When two people’s understanding of language, culture and context differ, it’s easy to have a situation where they talk at cross-purposes with many misunderstandings. With low levels of emotional intelligence and empathy, you may get annoyed when someone processes your words differently than intended. With higher emotional intelligence and empathy, you can recognise how it occurs, and try again to communicate in a way which better resonates with them. Ideally, you should aim to speak in a way which limits these misunderstandings from the start.

For example, when speaking to someone with a different cultural background, consider how you use slang and idioms. In England, and more specifically, London, it’s quite common knowledge that ‘Telling Porkies’ comes from the old rhyming slang phrase, ‘pork pies’ meaning ‘lies.’ If you used that phrase when talking to someone who didn’t have that knowledge, they could become confused and miss your real meaning. This is similarly true with technical and organisational jargon. It’s always good practice to explain yourself as clearly as possible.

Consideration for other people’s experiences extends far beyond language. Even within the same organisation, different people have different daily challenges. When something changes, just because it’s good for you doesn’t mean it will be good for everyone. Take time to consider how other people will feel. This is best discovered by having conversations with the people affected, where you make sure to actively listen free of assumptions.

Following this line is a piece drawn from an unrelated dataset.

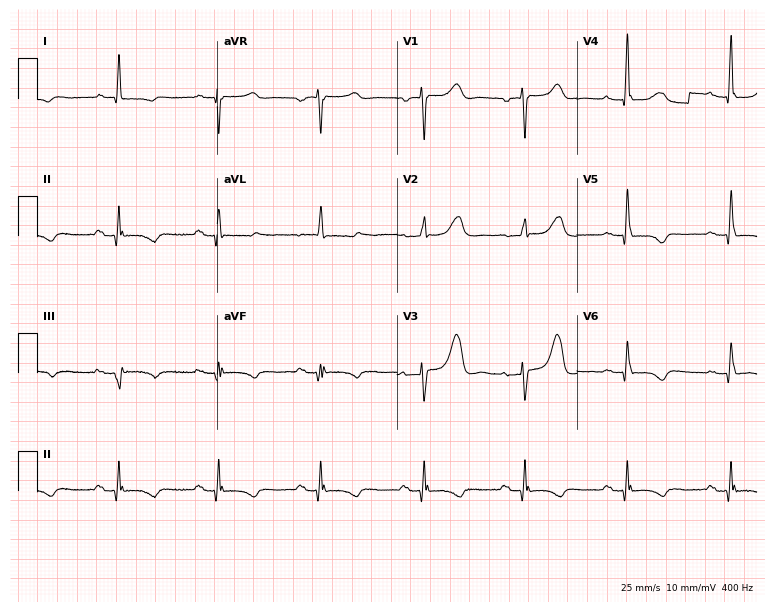
Standard 12-lead ECG recorded from a woman, 82 years old (7.3-second recording at 400 Hz). None of these six findings is recorded: first-degree AV block, right bundle branch block, left bundle branch block, sinus bradycardia, atrial fibrillation, sinus tachycardia. Other findings, if any, are not listed.

For leaders, this will help build a sense of trust. People want to know that the people in charge have their best interests in mind and think of how decisions will affect them personally. By demonstrating you’re thinking of them and listening to their experiences, and making decisions based on that, you’ll build trust and create a much happier team. 

 

When leading a team, you need to communicate effectively and aim to build trust and inspiration. It’s important to demonstrate consideration for how you act towards, and react to, the people and events around you. By developing your emotional intelligence and empathy, you can build a working environment where it’s not a problem when there are disagreements, because the ultimate goal is to understand different points of view and work together to find a path ahead that works for all. This creates a much more effective and productive team.